The Rise of a Powerhouse
If this movie had been made five years later, it likely would have been a four-part Netflix docuseries that felt twice as long as it needed to be. Instead, we got a tight 108 minutes that served as the launching pad for Florence Pugh. Watching this now, it’s wild to see her before the MCU and Midsommar fame. She brings a grounded, slightly prickly vulnerability to Paige. She doesn't look like the "Divas" of the era, and the film leans into that. In our current era of "representation matters," Fighting with My Family reminds us that the fight for authenticity started with people just refusing to put on the blonde wig.
Then there’s Vince Vaughn. He plays Hutch, the recruiter/coach who has to break dreams for a living. It’s easily his best work in years. He’s doing a version of the cynical-yet-wise mentor, but he strips away the "fast-talking guy" persona to reveal something much more tired and real. He’s the one who tells Paige that being "different" is her only weapon, but he doesn't say it like a greeting card; he says it like a warning.
The Rock and the Reality
Let’s address the elephant in the room: Dwayne Johnson. He’s a producer on this, and he shows up for a few cameos as "The Rock." Usually, when Johnson appears in his own productions, it feels like a mandatory branding exercise. But here, his presence actually serves the story. He represents the impossible summit of the mountain Paige is trying to climb.
Behind the scenes, the story goes that Dwayne Johnson saw the original UK documentary about the Knights while filming Fast & Furious 6 in London. He was so moved by the family dynamic that he pushed to get this made. It’s a testament to the fact that even in an industry dominated by franchises and "intellectual property," a good, weird, human story can still find a champion. Interestingly, the final match in the film was actually shot at the Staples Center in front of a live Monday Night Raw audience. They had to film it in about an hour after the televised show went off the air, with Florence Pugh performing the moves herself.
What strikes me most about the film in a post-2020 context is how much it values the "theatrical" experience. It’s a crowd-pleaser. It’s designed to make you cheer at the screen. Vince Vaughn is essentially playing a PG-rated version of his Dodgeball character but with actual, palpable trauma behind his eyes, and it works because the film isn't afraid to be a little cheesy.
In an era where every comedy feels like it was written by a committee to be "content," Fighting with My Family feels like a handmade gift. It’s got that specific British "heart-on-its-sleeve" humor that reminds me of The Full Monty or Billy Elliot, just with more headbutts. It acknowledges the absurdity of its world while treating the people inside it with total respect.

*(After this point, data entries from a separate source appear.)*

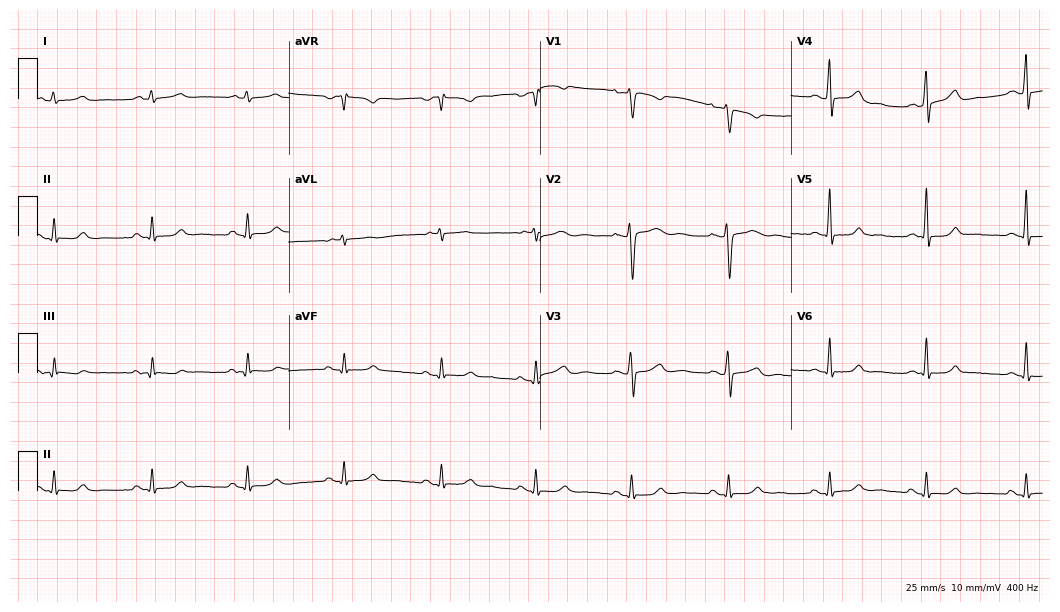
12-lead ECG from a female patient, 45 years old (10.2-second recording at 400 Hz). No first-degree AV block, right bundle branch block (RBBB), left bundle branch block (LBBB), sinus bradycardia, atrial fibrillation (AF) or sinus tachycardia recorded for this tracing. Findings outside these six are not listed.
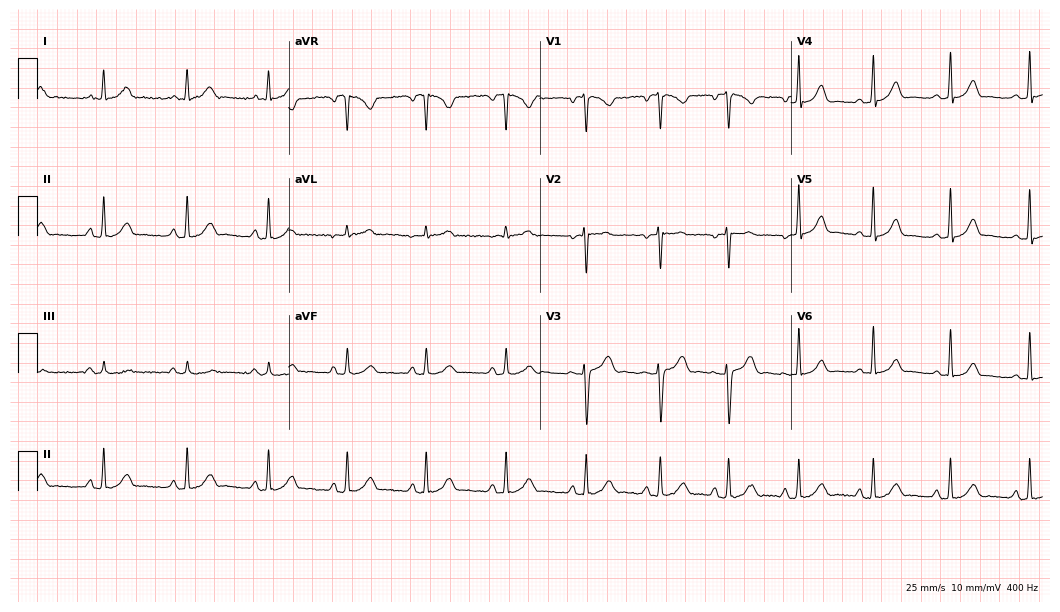
Standard 12-lead ECG recorded from a 22-year-old woman. None of these six findings is recorded: first-degree AV block, right bundle branch block (RBBB), left bundle branch block (LBBB), sinus bradycardia, atrial fibrillation (AF), sinus tachycardia. Findings outside these six are not listed.
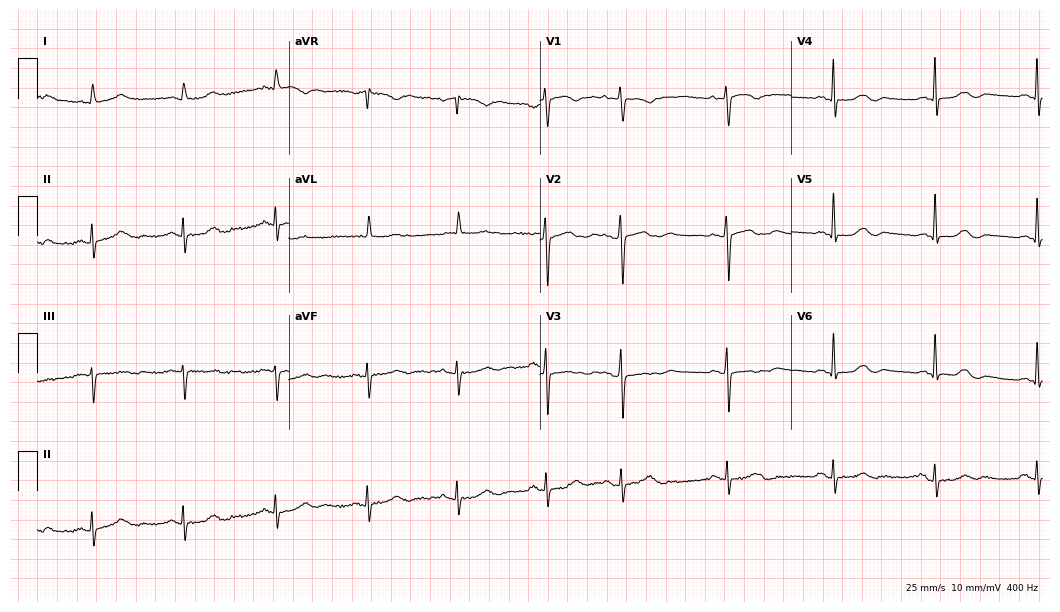
ECG — a female patient, 85 years old. Labelled as a normal ECG.

Even if you don’t know a suplex from a sunset flip, you’ll find something to love here. It’s a movie about the crushing weight of being the one who "makes it" while the people you love stay behind. It’s funny, it’s loud, and it’s got a heart the size of a championship ring. If you’ve missed out on this one because you "don't like wrestling," do yourself a favor and get in the ring anyway.